Centomila persone, come una citta'.
Una citta' allegra, vitale.
Adesso morta, inesorabilmente.
Franata tra le crepe di un terremoto spietato che ha deciso di colpire una delle zone piu' povere, ma piu' dignitose del pianeta.
Haiti, uno stato a cui l'immaginario collettivo ricollega musica, sole.
Haiti, adesso tragedia, niente, e' finita.
Pianti, urla disumane, urla di rabbia prima che di dolore.
Di rabbia per aver visto il mondo crollarti addosso.
Urla che riecheggiano quelle d'Abruzzo.
Urla indimenticabili, a volte persino strozzate.

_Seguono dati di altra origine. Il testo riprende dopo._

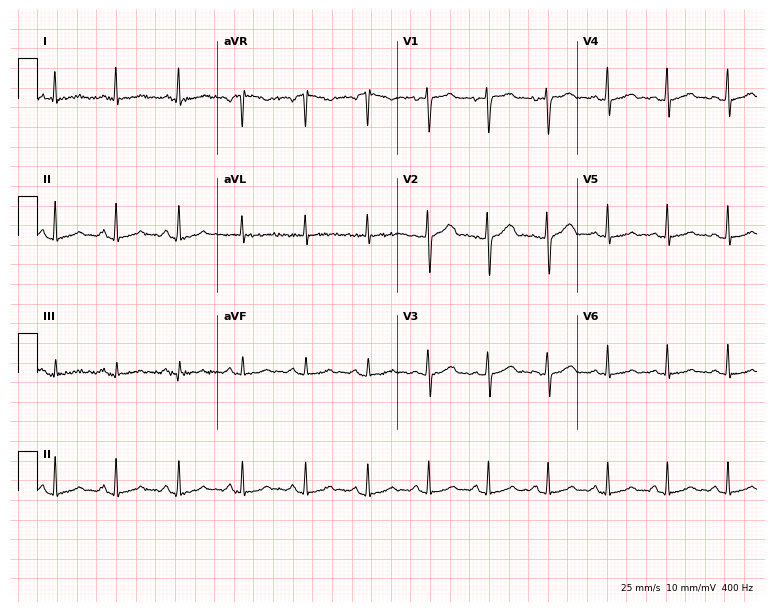
Electrocardiogram (7.3-second recording at 400 Hz), a male, 27 years old. Overall reading on record: normal ECG.
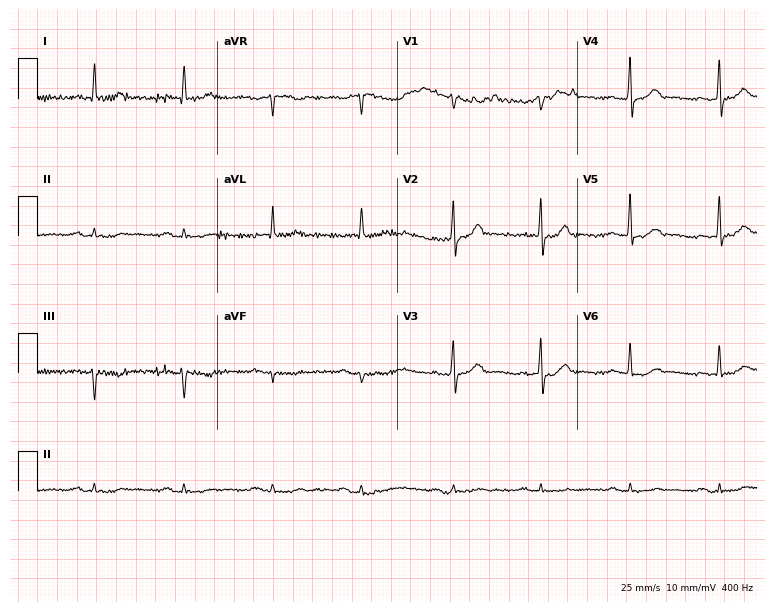
12-lead ECG from a 72-year-old male. No first-degree AV block, right bundle branch block, left bundle branch block, sinus bradycardia, atrial fibrillation or sinus tachycardia recorded for this tracing.

Urla di chi ha perso tutto e non se ne fa una ragione.
Urla di chi forse non ricomincera' mai a vivere, al di la' dei buoni propositi e degli aiuti.
Questi morti pesano, perche' ci riportano brutalmente alla dimensione della poverta'.
All'immagine della capanna che non si regge , di un tetto di alluminio, di un giaciglio improvvisato inghiottito dalla crudelta' della terra, che dispensa frutti per far vivere, che crea bellezze floreali, che ci permette di camminare, ma che uccide, che tradisce.
La terra a cui tanto tieni, quella ti riprende , come una matrigna .
E a seppellirti non sono i tuoi cari, ma ti inghiotte.
Questi morti numericamente pesano, dicevo.
Pesano molto di piu' di quelli abruzzesi.
Ma forse moralmente no, perche' sono morti lontani.
Eppure le urla sembrano vicinissime.
Non dimentichiamoci di questi morti, davvero.
Piangiamoli come nostri fratelli, perche' erano nostri fratelli, come quelli scacciati da Rosarno.